Drazen Petrovic, il “Mozart” dei canestri scomparso troppo presto

Il 7 giugno del ’93 in ogni appassionato di pallacanestro qualcosa si è spento per sempre. Su una superstrada tedesca un tragico incidente ci ha portato via uno dei più grandi talenti della storia della palla a spicchi, un ragazzone croato dal sorriso gentile e dalle mani fatate, con le quali riusciva a comporre su un campo da gioco una sinfonia cestistica inimitabile (tanto da meritarsi il soprannome di “Mozart dei canestri“, attribuitogli dal grande cronista sportivo Enrico Campana). Il nome di quel ragazzo era Drazen Petrovic.

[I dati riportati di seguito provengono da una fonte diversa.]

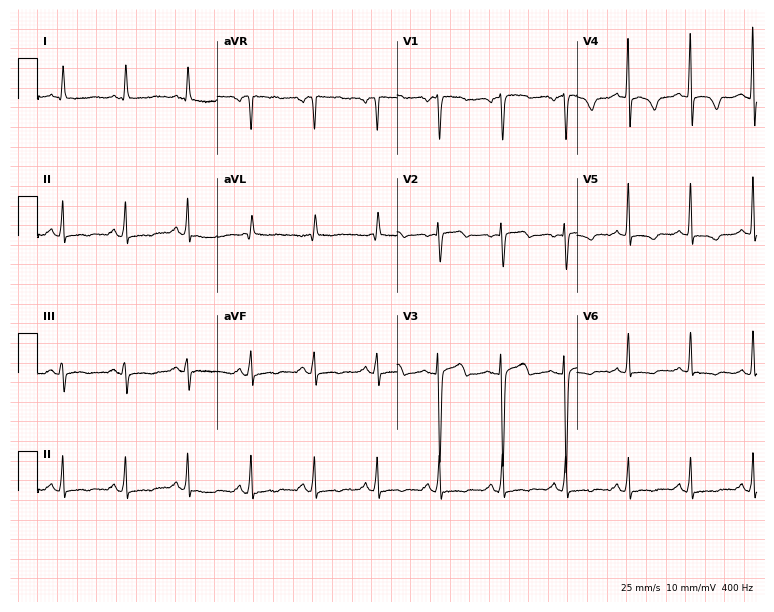
Electrocardiogram, an 83-year-old woman. Of the six screened findings (first-degree AV block, right bundle branch block, left bundle branch block, sinus bradycardia, atrial fibrillation, sinus tachycardia), none is recorded. Findings outside these six are not listed.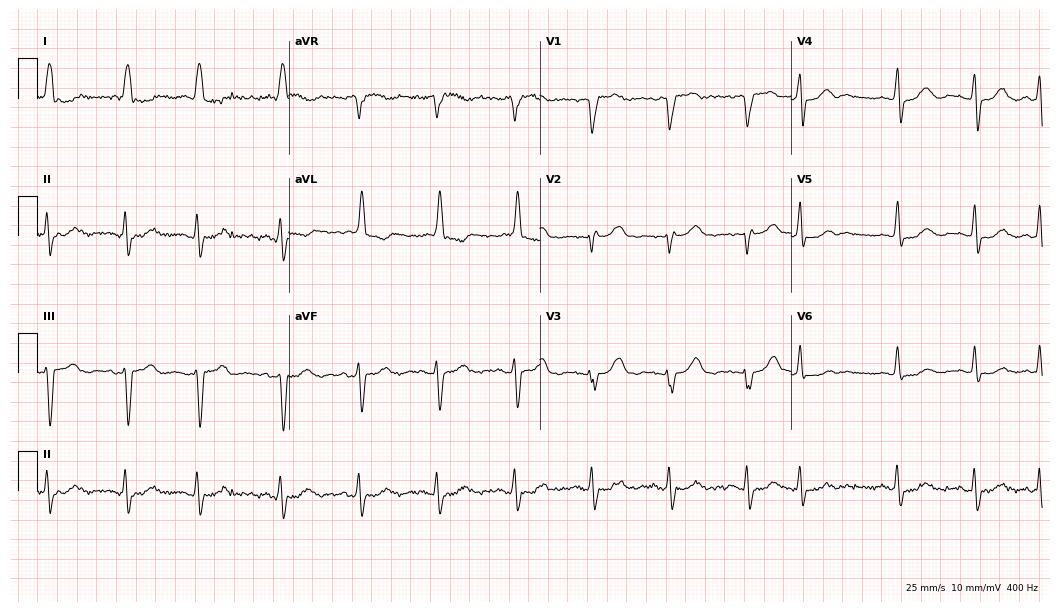
Electrocardiogram (10.2-second recording at 400 Hz), a female patient, 83 years old. Of the six screened findings (first-degree AV block, right bundle branch block, left bundle branch block, sinus bradycardia, atrial fibrillation, sinus tachycardia), none is recorded. Only these six findings were labelled.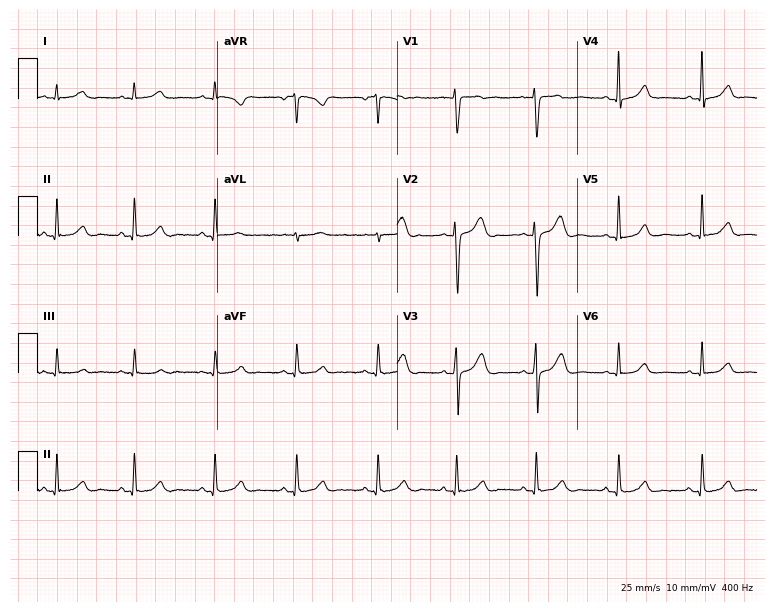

La sua stella, nel firmamento del basket, splende di una luce abbagliante, perchè grazie alla classe e alla voglia di non mollare ha vinto tutto ciò che c’era da vincere in Europa e, dopo essere sbarcato in America e aver trascorso stagioni difficili in panchina, ha radicalmente cambiato lo status dei giocatori europei (e in generale non americani) negli Stati Uniti. Oggi vedere un giovane italiano, spagnolo o francese in un quintetto Nba è normale, ma senza un pioniere come Petrovic, capace nei suoi anni migliori di essere seconda miglior guardia dopo Michael Jordan e terzo quintetto Nba (nel ruolo, tra l’altro, più inflazionato di giocatori di talento), forse molti di loro sarebbero rimasti a calcare i parquet del vecchio continente.

Il 22 Ottobre era il giorno del suo compleanno, quest’anno ne avrebbe compiuti 49. Il destino avverso però si è manifestato nel momento migliore della carriera di Drazen, quando finalmente il suo desiderio di affermarsi tra i migliori giocatori dell’Nba si stava per realizzare. Un desiderio il suo che lo aveva portato ad allenarsi per ore in palestra per migliorare i suoi punti deboli, un desiderio difficilmente scindibile da una forma di competitività ossessivo-compulsiva che lo spingeva sin da ragazzo a tirare 500 volte nel canestro del campetto dietro casa prima di andare a scuola e a sfidare continuamente il fratello Alexander (ora famoso allenatore ed ex giocatore di buon livello) più grande di lui.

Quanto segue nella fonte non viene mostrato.